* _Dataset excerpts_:
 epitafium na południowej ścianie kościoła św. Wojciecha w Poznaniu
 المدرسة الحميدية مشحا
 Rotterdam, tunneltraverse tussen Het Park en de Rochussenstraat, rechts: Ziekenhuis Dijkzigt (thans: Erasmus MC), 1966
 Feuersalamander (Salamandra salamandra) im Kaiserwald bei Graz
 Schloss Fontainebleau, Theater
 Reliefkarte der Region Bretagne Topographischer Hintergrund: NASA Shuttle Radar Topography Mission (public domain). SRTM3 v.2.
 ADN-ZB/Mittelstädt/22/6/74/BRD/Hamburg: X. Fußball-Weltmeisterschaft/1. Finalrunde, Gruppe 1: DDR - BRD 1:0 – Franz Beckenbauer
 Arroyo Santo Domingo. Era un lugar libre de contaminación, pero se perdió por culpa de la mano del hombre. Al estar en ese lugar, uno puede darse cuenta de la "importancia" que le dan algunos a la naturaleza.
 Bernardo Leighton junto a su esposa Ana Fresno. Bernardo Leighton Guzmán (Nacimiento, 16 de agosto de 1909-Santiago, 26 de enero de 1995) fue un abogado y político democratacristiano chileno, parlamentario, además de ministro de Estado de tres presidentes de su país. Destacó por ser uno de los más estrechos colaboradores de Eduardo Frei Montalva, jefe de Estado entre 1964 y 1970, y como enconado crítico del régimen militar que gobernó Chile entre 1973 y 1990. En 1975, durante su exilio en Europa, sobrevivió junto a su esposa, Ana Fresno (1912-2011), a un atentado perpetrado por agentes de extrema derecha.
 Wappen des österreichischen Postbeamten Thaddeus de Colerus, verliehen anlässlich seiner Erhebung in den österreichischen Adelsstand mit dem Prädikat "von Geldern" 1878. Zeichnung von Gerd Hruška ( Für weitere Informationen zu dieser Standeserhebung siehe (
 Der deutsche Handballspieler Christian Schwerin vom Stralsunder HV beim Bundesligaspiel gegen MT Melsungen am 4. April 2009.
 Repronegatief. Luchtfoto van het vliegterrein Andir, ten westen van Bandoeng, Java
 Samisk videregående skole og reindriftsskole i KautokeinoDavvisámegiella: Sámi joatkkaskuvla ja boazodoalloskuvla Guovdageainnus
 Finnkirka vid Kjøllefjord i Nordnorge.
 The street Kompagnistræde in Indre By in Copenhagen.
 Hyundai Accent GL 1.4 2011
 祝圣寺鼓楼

* _To do_: Retype the records in full, keeping every word as it is.

* _Solution_:
 epitafium na południowej ścianie kościoła św. Wojciecha w Poznaniu
 المدرسة الحميدية مشحا
 Rotterdam, tunneltraverse tussen Het Park en de Rochussenstraat, rechts: Ziekenhuis Dijkzigt (thans: Erasmus MC), 1966
 Feuersalamander (Salamandra salamandra) im Kaiserwald bei Graz
 Schloss Fontainebleau, Theater
 Reliefkarte der Region Bretagne Topographischer Hintergrund: NASA Shuttle Radar Topography Mission (public domain). SRTM3 v.2.
 ADN-ZB/Mittelstädt/22/6/74/BRD/Hamburg: X. Fußball-Weltmeisterschaft/1. Finalrunde, Gruppe 1: DDR - BRD 1:0 – Franz Beckenbauer
 Arroyo Santo Domingo. Era un lugar libre de contaminación, pero se perdió por culpa de la mano del hombre. Al estar en ese lugar, uno puede darse cuenta de la "importancia" que le dan algunos a la naturaleza.
 Bernardo Leighton junto a su esposa Ana Fresno. Bernardo Leighton Guzmán (Nacimiento, 16 de agosto de 1909-Santiago, 26 de enero de 1995) fue un abogado y político democratacristiano chileno, parlamentario, además de ministro de Estado de tres presidentes de su país. Destacó por ser uno de los más estrechos colaboradores de Eduardo Frei Montalva, jefe de Estado entre 1964 y 1970, y como enconado crítico del régimen militar que gobernó Chile entre 1973 y 1990. En 1975, durante su exilio en Europa, sobrevivió junto a su esposa, Ana Fresno (1912-2011), a un atentado perpetrado por agentes de extrema derecha.
 Wappen des österreichischen Postbeamten Thaddeus de Colerus, verliehen anlässlich seiner Erhebung in den österreichischen Adelsstand mit dem Prädikat "von Geldern" 1878. Zeichnung von Gerd Hruška ( Für weitere Informationen zu dieser Standeserhebung siehe (
 Der deutsche Handballspieler Christian Schwerin vom Stralsunder HV beim Bundesligaspiel gegen MT Melsungen am 4. April 2009.
 Repronegatief. Luchtfoto van het vliegterrein Andir, ten westen van Bandoeng, Java
 Samisk videregående skole og reindriftsskole i KautokeinoDavvisámegiella: Sámi joatkkaskuvla ja boazodoalloskuvla Guovdageainnus
 Finnkirka vid Kjøllefjord i Nordnorge.
 The street Kompagnistræde in Indre By in Copenhagen.
 Hyundai Accent GL 1.4 2011
 祝圣寺鼓楼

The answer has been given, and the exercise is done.